Letisha Smith – winner of the 2018 Award for Statistical Excellence in Early-Career Writing – started the year with the resolve to eat smarter, with less food and less money going to waste. She turned to machine learning to help streamline her meal plans.

EDITOR’S NOTE Letisha Smith’s award-winning article was originally published in the October 2018 issue of Significance. We are republishing her article online as we prepare to launch our 2019 writing competition. Details of this year’s contest will be published here in early February. In the meantime, check out the full list of published articles from past winners and finalists. 

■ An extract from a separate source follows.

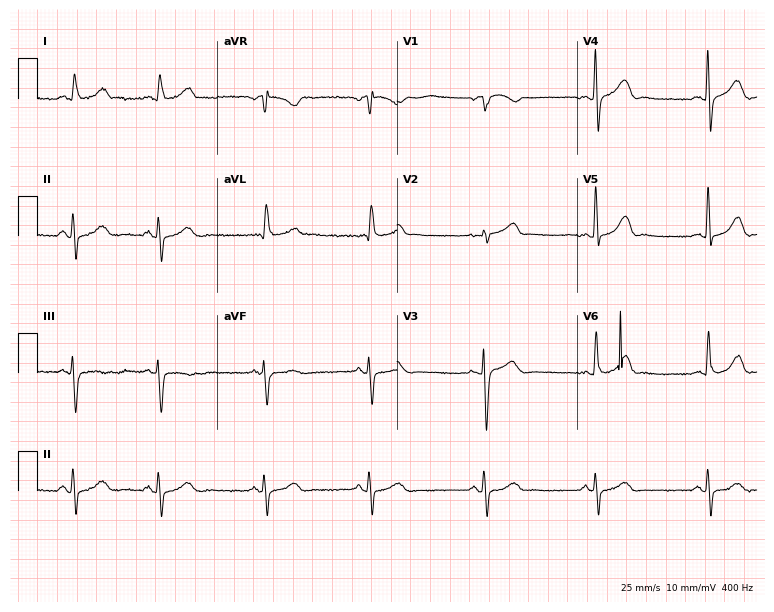
Standard 12-lead ECG recorded from a female, 81 years old. None of these six findings is recorded: first-degree AV block, right bundle branch block, left bundle branch block, sinus bradycardia, atrial fibrillation, sinus tachycardia.
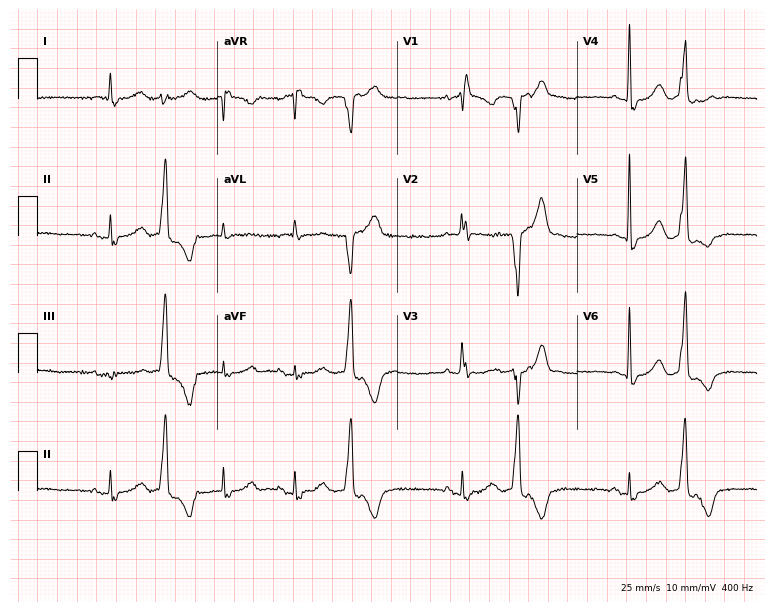
Standard 12-lead ECG recorded from a 63-year-old woman. The tracing shows right bundle branch block.

As the New Year commenced, I resolved – along with many other Americans – to adopt healthier eating habits. But after checking out a few fad diets and nutrition guidelines, I noticed a common flaw in most meal plans. Daily menus have their own set of ingredients that are rarely reused. It’s as if each meal was planned in a silo, without much consideration of ingredients left over from other dishes.

If one chose to follow most meal guides, dietary goals would be met at the expense of a refrigerator full of unused ingredients – most of which would likely end up in the garbage. Indeed, it is estimated that one-third of food produced for human consumption is trashed before reaching our plates.

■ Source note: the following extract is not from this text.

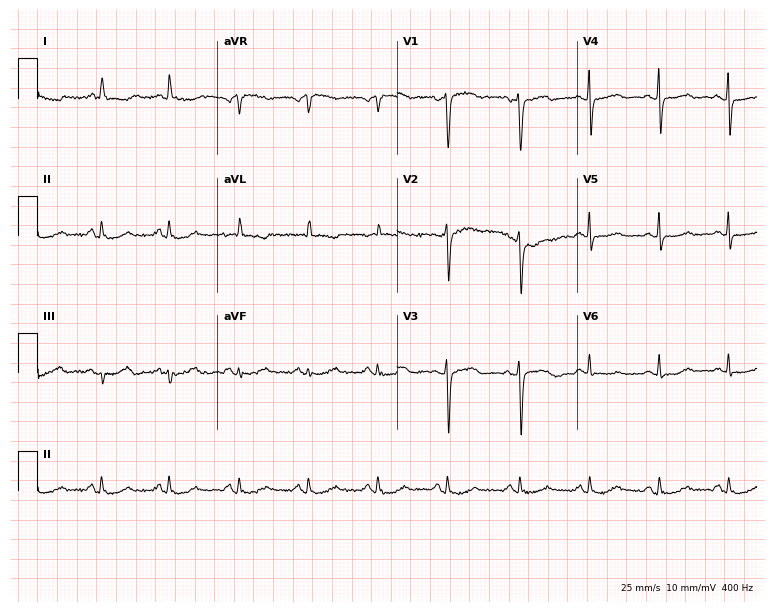
12-lead ECG from a female patient, 72 years old. No first-degree AV block, right bundle branch block (RBBB), left bundle branch block (LBBB), sinus bradycardia, atrial fibrillation (AF) or sinus tachycardia recorded for this tracing.
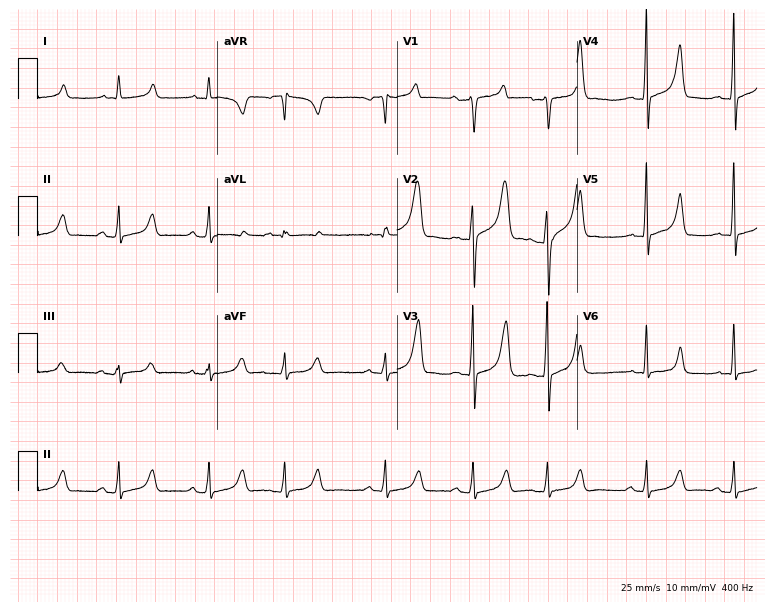
Resting 12-lead electrocardiogram (7.3-second recording at 400 Hz). Patient: a man, 21 years old. None of these six findings is recorded: first-degree AV block, right bundle branch block, left bundle branch block, sinus bradycardia, atrial fibrillation, sinus tachycardia. Findings outside these six are not listed.

Food waste can be reduced at the consumer level through planning multiple meals that share similar ingredients, and this has traditionally been achieved by finding recipes that use leftover ingredients. However, this approach is reactive, not proactive. I wondered: is there an easier way to find recipes that share ingredients without pre-specifying the leftovers? Could machine learning be used to maximise the number of meals made with a minimal amount of ingredients?

Recipe for success

Data analysis is like the human diet: if you put garbage in, you get garbage out. So before identifying recipes with similar ingredients, I needed to ensure that the recipes I selected were of good quality. My first step was to consult Allrecipes.com, which ranks as the internet’s most popular recipe site, according to internet research firm Alexa. Unlike other sites where recipes are curated by editors and celebrity chefs, the content on Allrecipes.com is generated and reviewed by its users.

As of May 2018, the site’s main meals section contained over 14 000 recipes. I extracted these recipes using the rvest package in R, which makes it easy to download and manipulate HTML and XML content. Main meals, on average, had 92 reviews and scored 4 out of 5 stars, so to narrow my selection to the very best-rated recipes, I analysed only those with a mean of at least 4.5 stars. Furthermore, to ensure that scores were stable, the final data set included only recipes with at least 132 reviews, a criterion met by the top 15% of dishes. These qualifications narrowed the analysis to 909 recipes.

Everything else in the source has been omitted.